Obrolan kami terputus saat mobil memasuki halaman gedung. Ini kali pertama saya mengunjungi Museum Batik Pekalongan, yang terletak di Jalan Jetayu No. 3. Gedung tua khas Hindia Belanda menyambut saya dengan jemawa. Pilar-pilar tinggi dan jendela besar membuat saya merasa seperti kurcaci.
Museum yang diresmikan oleh Mantan Presiden SBY pada 12 Juli 2006 ini dahulunya, pada tahun 1906, merupakan kantor balai kota Pekalongan. Sebelumnya lagi adalah kantor keuangan pabrik gula milik pemerintah Kolonial Belanda. Tak heran, ciri khas bangunan Eropa terlihat begitu autentik. Serupa bangunan-bangunan kuno bercat putih yang terdapat di Kota Tua Jakarta.
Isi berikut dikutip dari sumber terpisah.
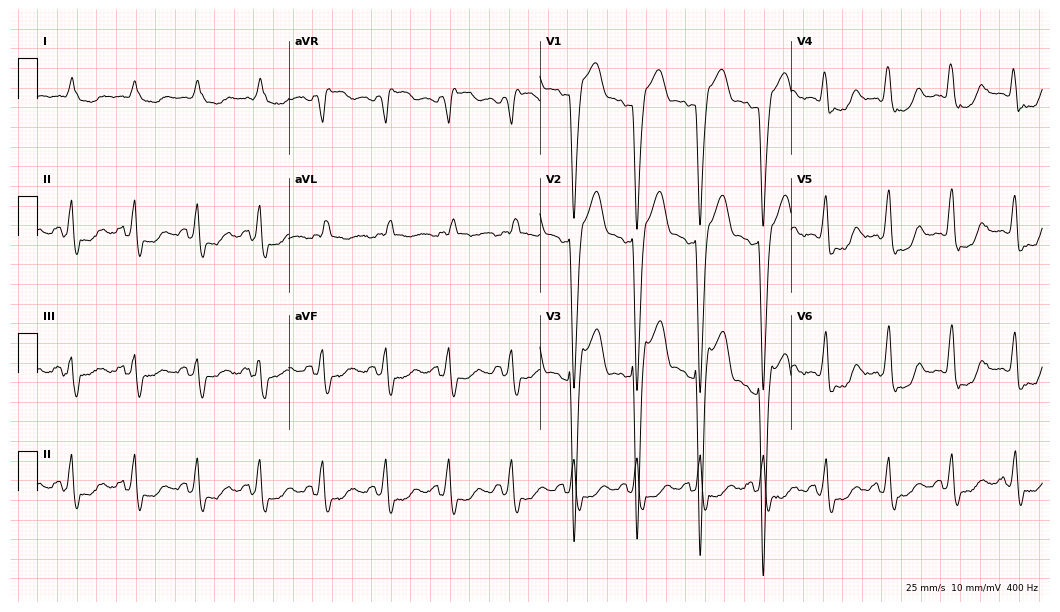
Electrocardiogram (10.2-second recording at 400 Hz), an 80-year-old man. Interpretation includes left bundle branch block.

Setelah mengisi daftar pengunjung, pemandu museum menggiring saya menuju sebuah pintu besar. Ia pun berpesan bahwa koleksi di ruangan ini, dan ruang-ruang pamer lainnya, tak boleh dipotret, tetapi saya diperbolehkan setelah mendapat izin khusus.
Saya pun mengamati koleksi bahan pembuat batik, canting dan malam, dan kain batik dari berbagai daerah, bahkan luar negeri, di ruangan yang bernama Ruang Pamer 1 ini. Selain canting berbagai ukuran, terdapat banyak informasi mengenai bahan alami penghasil malam yang menjadi unsur utama pembentuk batik, misalnya gondorukem atau getah pohon pinus, damar, dan lilin tawon.
Di hadapan saya terbentang kain batik beragam warna dan motif. Ada yang berasal dari Jambi, Bengkulu, Cirebon, Madura, Bali, dan tentunya tak ketinggalan koleksi lokal Pekalongan. Uniknya, di sini terdapat batik Pekalongan yang menggambarkan adegan gadis yang sedang bekerja, yang terinspirasi dari dongeng Cinderella dari Eropa. Batik yang diperkirakan dibuat pada tahun 1900-an ini sedang direproduksi.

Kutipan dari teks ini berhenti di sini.